This repository contains captions for videos on 3blue1brown. The files of the form year/video-id/language/sentence_translations.json are used to automatically create subtitles, and the goal is to use them to create automatic dubbing as well. As a proof of concept for the aim here, on this video, click the gear icon, and change the audio track to "Korean".
Most of this repo was formed with a script that first used Whisper to transcribe video narration into English with punctuation and then used a translation API to translate that script sentence-by-sentence, recording the timings. Machine translation is often far from perfect, so I'll only feel comfortable with the final results here if those translations have been looked over by a native speaker.

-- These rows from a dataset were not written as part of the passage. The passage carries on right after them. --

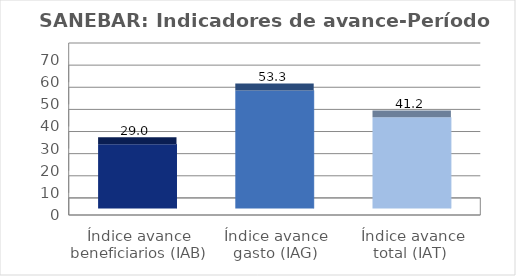
| Category | Series 0 |
|---|---|
| Índice avance beneficiarios (IAB)  | 29.032 |
| Índice avance gasto (IAG) | 53.333 |
| Índice avance total (IAT)  | 41.183 |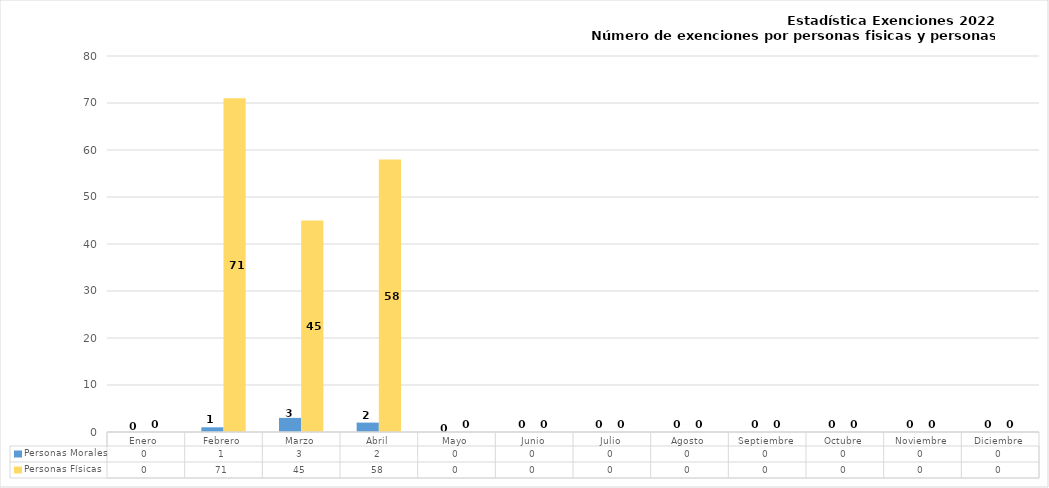
| Category | Personas Morales | Personas Físicas |
|---|---|---|
| Enero  | 0 | 0 |
| Febrero | 1 | 71 |
| Marzo | 3 | 45 |
| Abril | 2 | 58 |
| Mayo | 0 | 0 |
| Junio | 0 | 0 |
| Julio | 0 | 0 |
| Agosto | 0 | 0 |
| Septiembre | 0 | 0 |
| Octubre | 0 | 0 |
| Noviembre | 0 | 0 |
| Diciembre | 0 | 0 |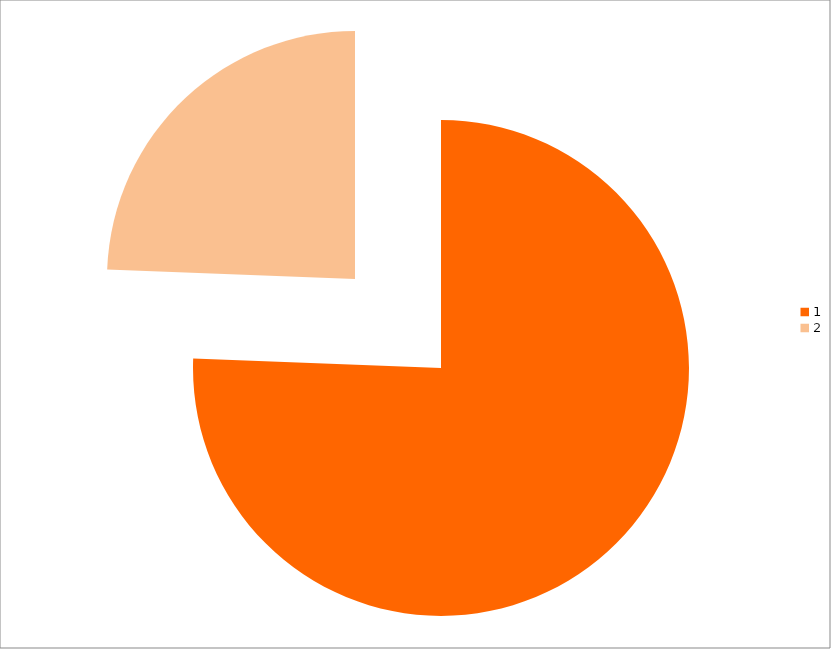
| Category | Series 0 |
|---|---|
| 0 | 313 |
| 1 | 101 |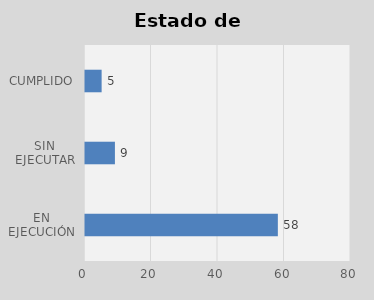
| Category | Total |
|---|---|
| EN EJECUCIÓN | 58 |
| SIN EJECUTAR | 9 |
| CUMPLIDO | 5 |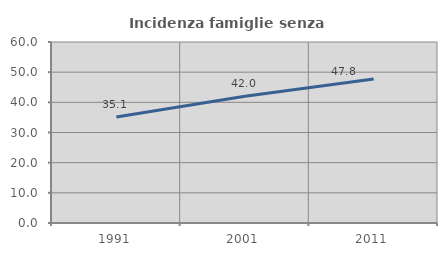
| Category | Incidenza famiglie senza nuclei |
|---|---|
| 1991.0 | 35.12 |
| 2001.0 | 42.039 |
| 2011.0 | 47.758 |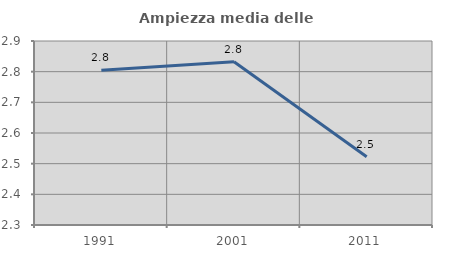
| Category | Ampiezza media delle famiglie |
|---|---|
| 1991.0 | 2.805 |
| 2001.0 | 2.833 |
| 2011.0 | 2.523 |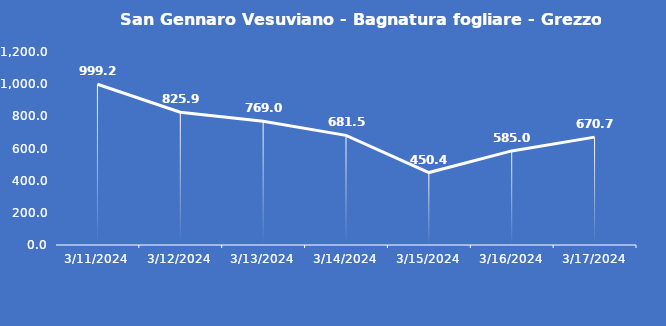
| Category | San Gennaro Vesuviano - Bagnatura fogliare - Grezzo (min) |
|---|---|
| 3/11/24 | 999.2 |
| 3/12/24 | 825.9 |
| 3/13/24 | 769 |
| 3/14/24 | 681.5 |
| 3/15/24 | 450.4 |
| 3/16/24 | 585 |
| 3/17/24 | 670.7 |

I'm still figuring out the best way to incorporate community contributions. If you'd like to help out, it might be best to hold off until a proper system is in place, and note your interest in this Google form.
If you're eager to start and don't mind an imperfect system, there is room to get started by making Pull requests on GitHub.
- Check the existing pull requests to see if anyone has already submitted edits to the translation you're interested in reviewing.
- You also can use this discord for coordination and discussion.
- Navigate to a year/video-id/language that you are interested in reviewing.
- Click on the "sentence_translation.json" file
- For example here is one for translations of the Central Limit Theorem video into Hindi.
- If no such file is available, feel free to add an issue to this repository to request it.
- By clicking "blame", you can see if there have been other contributors to this file, with links to the relevant commits and pull requests.
- By clicking the pencil icon in the upper right, you can offer edits directly in the browser. Opening it in github.dev may offer a nicer experience there.
- You can then submit those edits as a pull request.
- It's most helpful if the title of the pull request includes the language and video name.
- Here is my extremely imperfect means of recording which files have undergone some form of review.
Once edits to one of the sentence_translations.json files are made, subtitles can be generated automatically, and the plan is also to use this data to create automatic dubbings. We'll start those experiments with the files that have already received review from native speakers, get some feedback on how the results sound, and iterate from there.